## Record extracts
····················
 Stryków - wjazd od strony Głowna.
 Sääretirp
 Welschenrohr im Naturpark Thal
····················
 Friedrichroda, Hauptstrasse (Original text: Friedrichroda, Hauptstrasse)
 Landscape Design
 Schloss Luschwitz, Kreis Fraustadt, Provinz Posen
····················
Leave out every line above except those from the line with "Landscape Design" up to and including the line with "Schloss Luschwitz, Kreis", and copy those exactly.

 Landscape Design
 Schloss Luschwitz, Kreis Fraustadt, Provinz Posen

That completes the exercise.